**Extracted records:**
▬▬▬

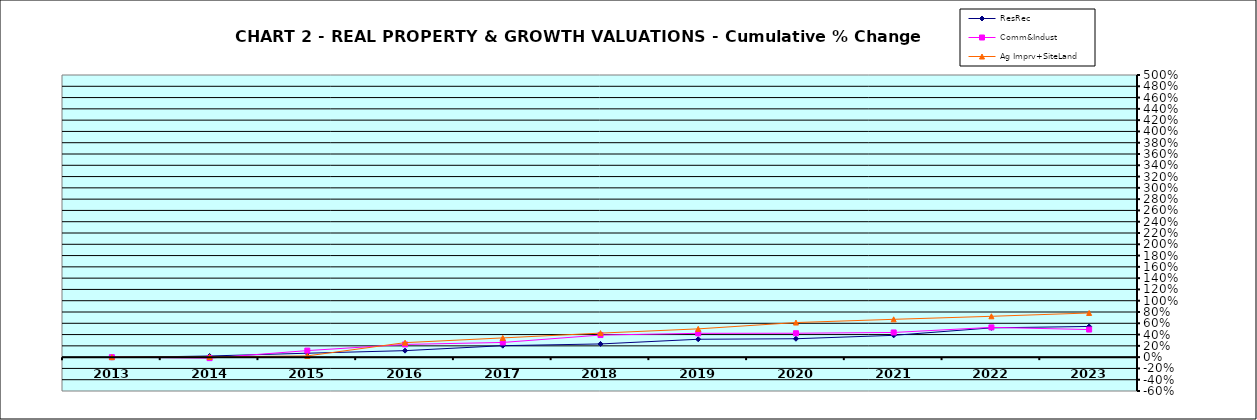
| Category | ResRec | Comm&Indust | Ag Imprv+SiteLand |
|---|---|---|---|
| 2013.0 | -0.008 | 0 | 0 |
| 2014.0 | 0.02 | -0.017 | 0.003 |
| 2015.0 | 0.07 | 0.116 | 0.022 |
| 2016.0 | 0.115 | 0.225 | 0.257 |
| 2017.0 | 0.203 | 0.26 | 0.341 |
| 2018.0 | 0.234 | 0.392 | 0.426 |
| 2019.0 | 0.317 | 0.422 | 0.501 |
| 2020.0 | 0.326 | 0.423 | 0.613 |
| 2021.0 | 0.387 | 0.437 | 0.67 |
| 2022.0 | 0.519 | 0.527 | 0.724 |
| 2023.0 | 0.544 | 0.489 | 0.783 |

▬▬▬

**The problem:**
Restate each entry word for word, leaving out any pictures.

**Solved exercise:**
| Category | ResRec | Comm&Indust | Ag Imprv+SiteLand |
|---|---|---|---|
| 2013.0 | -0.008 | 0 | 0 |
| 2014.0 | 0.02 | -0.017 | 0.003 |
| 2015.0 | 0.07 | 0.116 | 0.022 |
| 2016.0 | 0.115 | 0.225 | 0.257 |
| 2017.0 | 0.203 | 0.26 | 0.341 |
| 2018.0 | 0.234 | 0.392 | 0.426 |
| 2019.0 | 0.317 | 0.422 | 0.501 |
| 2020.0 | 0.326 | 0.423 | 0.613 |
| 2021.0 | 0.387 | 0.437 | 0.67 |
| 2022.0 | 0.519 | 0.527 | 0.724 |
| 2023.0 | 0.544 | 0.489 | 0.783 |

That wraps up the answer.